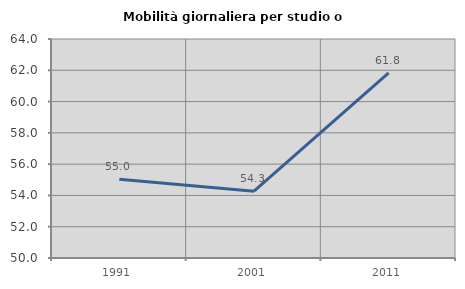
| Category | Mobilità giornaliera per studio o lavoro |
|---|---|
| 1991.0 | 55.04 |
| 2001.0 | 54.268 |
| 2011.0 | 61.835 |
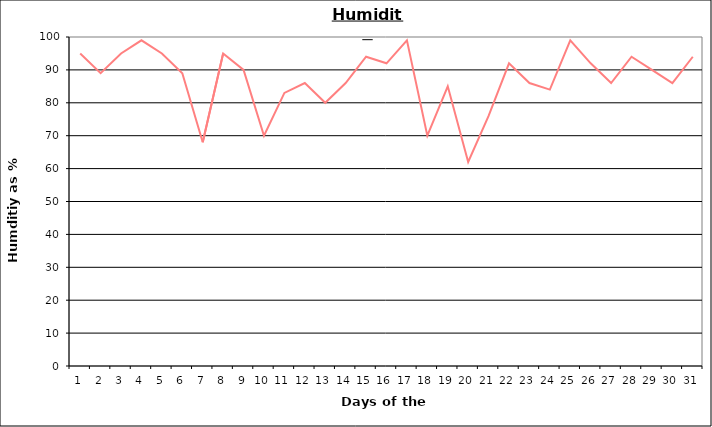
| Category | Series 0 |
|---|---|
| 0 | 95 |
| 1 | 89 |
| 2 | 95 |
| 3 | 99 |
| 4 | 95 |
| 5 | 89 |
| 6 | 68 |
| 7 | 95 |
| 8 | 90 |
| 9 | 70 |
| 10 | 83 |
| 11 | 86 |
| 12 | 80 |
| 13 | 86 |
| 14 | 94 |
| 15 | 92 |
| 16 | 99 |
| 17 | 70 |
| 18 | 85 |
| 19 | 62 |
| 20 | 76 |
| 21 | 92 |
| 22 | 86 |
| 23 | 84 |
| 24 | 99 |
| 25 | 92 |
| 26 | 86 |
| 27 | 94 |
| 28 | 90 |
| 29 | 86 |
| 30 | 94 |
□ □ □ □
» **Task details**: Gather from the entries above all lines that include the string "Category".

» **The completed task**:
| Category | Mobilità giornaliera per studio o lavoro |
| Category | Series 0 |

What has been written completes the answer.